As I sat next to his hospital bed, holding his hand and furiously taking notes while the neurologist spoke, I felt another wave pass over us. Ok, he doesn’t have MS, but he had a stroke. What now?
He was to have more testing before discharge, and follow-up with her in the next couple weeks. We found out he has a PFO (patent foramen ovale) after an echocardiogram was performed–a hole that exists in the left and right atria of the heart. It exists in everyone in utero but most often closes after birth. This puts him at increased risk for more strokes. Follow-up with cardiology is ordered for a more thorough evaluation. Wave 3.
He’s home that night and we are trying to let him rest and discuss the next few days and weeks. Just take a few sets off work, we’ll figure it out. One day at a time.
We’ve since dealt with tests that haven’t been scheduled properly, an unnecessary cath lab procedure (for a PFO that wasn’t there) causing a pulmonary embolism, and now 3 months of modified duty work for him due to being on a blood thinner.

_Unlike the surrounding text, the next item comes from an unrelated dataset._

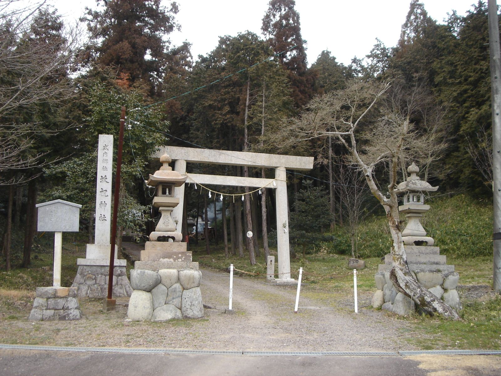 Sakahogi Jinja(Shrine)in Sakahogi(坂祝神社),Sakahogi,Gifu,Japan(岐阜県坂祝町)で撮影。
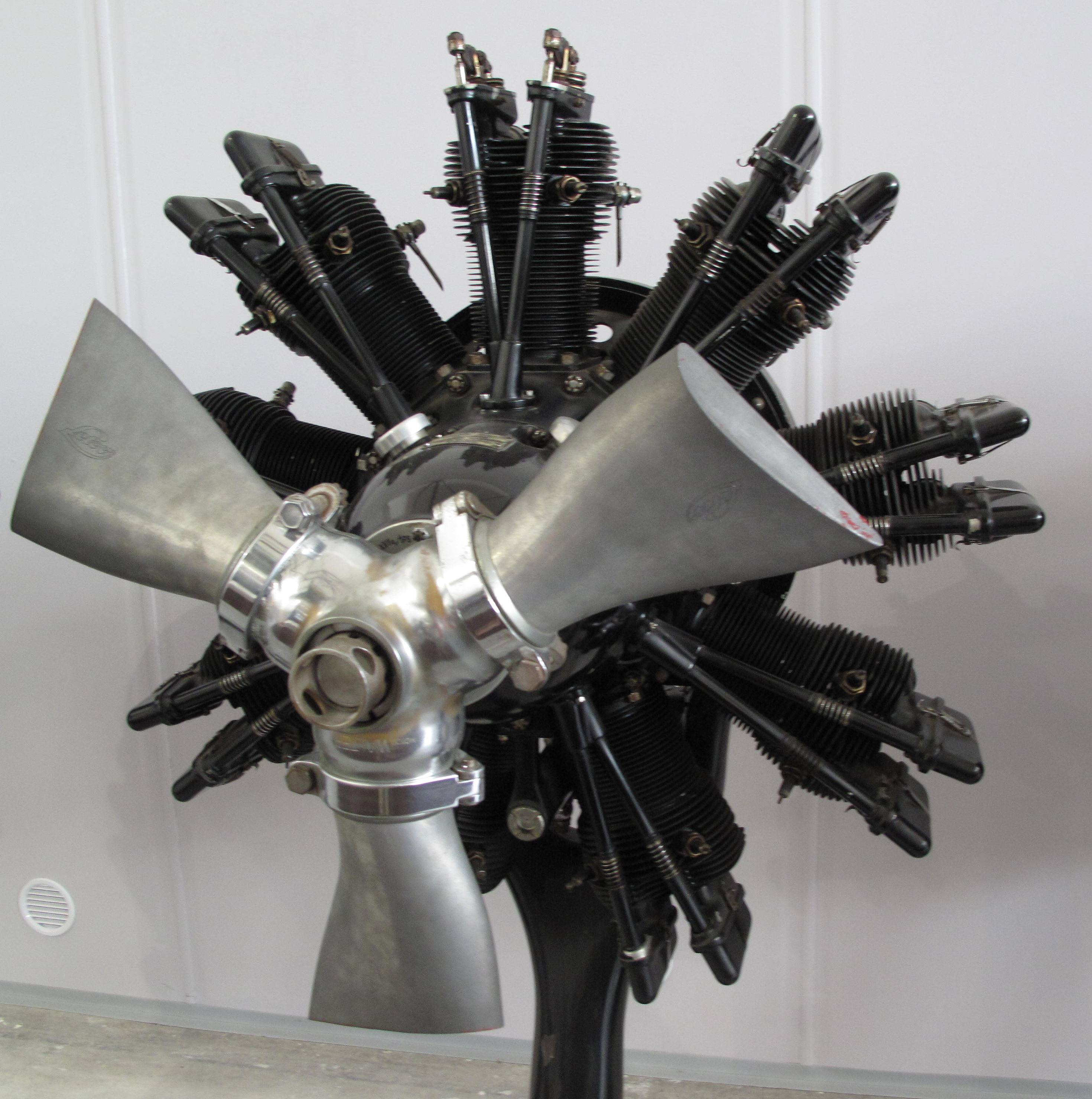 Letecké muzeum Kbely

We are waiting now on blood tests (that take weeks to result, apparently) that will potentially shed some light on why this could’ve happened, but whose results could also alter the course of his career.
2 months have passed, and I keep waiting for the water to settle. I want to look around at this situation and say, Alright, we made it through that, we’re done.
Instead, in the constant waiting, I find myself praying, How much more, Lord? When will these waves stop coming?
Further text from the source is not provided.